The Placing Shares will not be admitted to trading on any stock exchange other than the London Stock Exchange.

Neither the content of the Company's website nor any website accessible by hyperlinks on the Company's website is incorporated in, or forms part of, this Announcement. 

Information to Distributors

Solely for the purposes of the product governance requirements of Chapter 3 of the FCA Handbook Product Intervention and Product Governance Sourcebook (the "UK Product Governance Requirements"), and disclaiming all and any liability, whether arising in tort, contract or otherwise, which any "manufacturer" (for the purposes of the UK Product Governance Requirements) may otherwise have with respect thereto, the Placing Shares have been subject to a product approval process, which has determined that the Placing Shares are: (i) compatible with an end target market of retail investors and investors who meet the criteria of professional clients and eligible counterparties, each defined in paragraph 3 of the FCA Handbook Conduct of Business Sourcebook; and (ii) eligible for distribution through all distribution channels (the "Target Market Assessment"). Notwithstanding the Target Market Assessment, Distributors should note that: the price of the Placing Shares may decline and investors could lose all or part of their investment; the Placing Shares offer no guaranteed income and no capital protection; and an investment in the Placing Shares is compatible only with investors who do not need a guaranteed income or capital protection, who (either alone or in conjunction with an appropriate financial or other adviser) are capable of evaluating the merits and risks of such an investment and who have sufficient resources to be able to bear any losses that may result therefrom. The Target Market Assessment is without prejudice to the requirements of any contractual, legal or regulatory selling restrictions in relation to the Placing. Furthermore, it is noted that, notwithstanding the Target Market Assessment, the Joint Bookrunners will only procure investors who meet the criteria of professional clients and eligible counterparties.

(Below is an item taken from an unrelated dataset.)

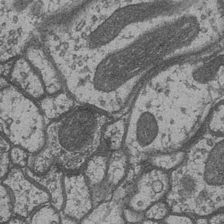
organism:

For the avoidance of doubt, the Target Market Assessment does not constitute: (a) an assessment of suitability or appropriateness for the purposes of Chapters 9A or 10A respectively of the FCA Handbook Conduct of Business Sourcebook; or (b) a recommendation to any investor or group of investors to invest in, or purchase, or take any other action whatsoever with respect to the Placing Shares.

Each distributor is responsible for undertaking its own target market assessment in respect of the Placing Shares and determining appropriate distribution channels.